We have different contractors who don't want others seeing the pictures they are uploading. Also, I don't want the general public to see all of the photos. Instead, I just want people to access the photos through our web pages, pdfs, word documents, etc.

To summarize, I want to use gallery to manage and upload photos and apply security to www.cuyahogalandbank.org/gallery2, but I don't want the general public to see that info. At the same time, I don't want any security restrictions when displaying photos that result from the above mysql query.

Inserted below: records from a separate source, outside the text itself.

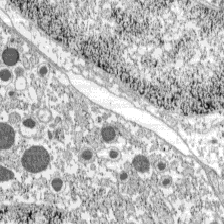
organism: C57BL Mouse
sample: Pancreatic islet
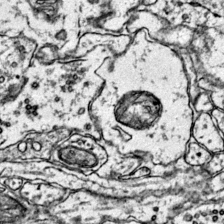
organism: Mouse
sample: Primary visual cortex
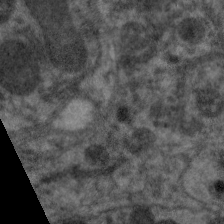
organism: C. elegans
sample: Pharynx
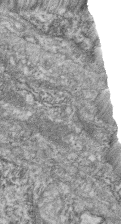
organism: Zebrafish
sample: Cilia; retinal pigment epithelium
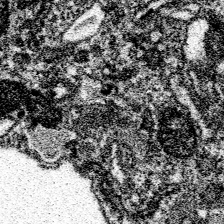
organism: Spongilla lacustris
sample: Neuroid cell
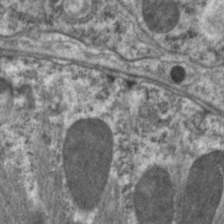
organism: C. elegans
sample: Pharynx

Attached, there are two screenshots from our internal website. In one example I am logged on to a gallery session. You see photos. When I am not logged into a gallery session the photos are not displayed.

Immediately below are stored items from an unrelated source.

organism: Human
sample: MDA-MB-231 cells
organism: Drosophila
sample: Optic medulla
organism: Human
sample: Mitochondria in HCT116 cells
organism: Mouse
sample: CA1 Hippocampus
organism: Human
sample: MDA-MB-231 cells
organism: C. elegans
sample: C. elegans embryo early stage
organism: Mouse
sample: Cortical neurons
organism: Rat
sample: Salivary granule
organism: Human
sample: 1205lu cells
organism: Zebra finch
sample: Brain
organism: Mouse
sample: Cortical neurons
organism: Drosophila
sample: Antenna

Here is the info about my site:
Gallery URL = http://www.cuyahogalandbank.org/gallery2/main.php
Gallery version = 2.3.1 core 1.3.0.1
API = Core 7.54, Module 3.9, Theme 2.6, Embed 1.5
PHP version = 5.3.15 apache2handler
Webserver = Apache/2.2.22
Database = mysqli 5.1.56-log, lock.system=flock
Toolkits = ArchiveUpload, Exif, ImageMagick, NetPBM, Gd
Acceleration = none/0, none/900
Operating system = FreeBSD qs2997.pair.com 8.2-STABLE FreeBSD 8.2-STABLE #0: Tue Jun 19 14:07:43 EDT 2012

:/usr/obj/usr/src/sys/82PAIRg-AMD64 amd64
Default theme = classic
gettext = enabled
Locale = en_US
Browser = Mozilla/5.0 (compatible; MSIE 9.0; Windows NT 6.1; WOW64; Trident/5.0)
Rows in GalleryAccessMap table = 434
Rows in GalleryAccessSubscriberMap table = 168924
Rows in GalleryUser table = 47
Rows in GalleryItem table = 168876
Rows in GalleryAlbumItem table = 9391
Rows in GalleryCacheMap table = 4

Thanks!

AttachmentSize
gallery_logged_in.GIF200.9 KB
gallery_not_logged_in.GIF74.08 KB
 
suprsidr
suprsidr's picture

Joined: 2005-04-17
Posts: 8339
Posted: Fri, 2012-08-31 20:04

for several years we have had many tools to use gallery externally via the API w/out the danger associated w/ direct DB interaction.
MediaBlock for displaying single items, several items...
Using the embed API to fully embed all or single albums or to hide albums from public.
And the All New jQuery Minislideshow for G2/G3

Basically G2 has a robust external API to make embedding/displaying your gallery anywhere.

-s
 
schramm

Joined: 2012-08-31
Posts: 2
Posted: Fri, 2012-08-31 20:17

Thanks for the reply. When I went to download the "MediaBlock" plug in to experiment with, I discovered the "Hidden Album" plug in. It did exactly what I wanted to do.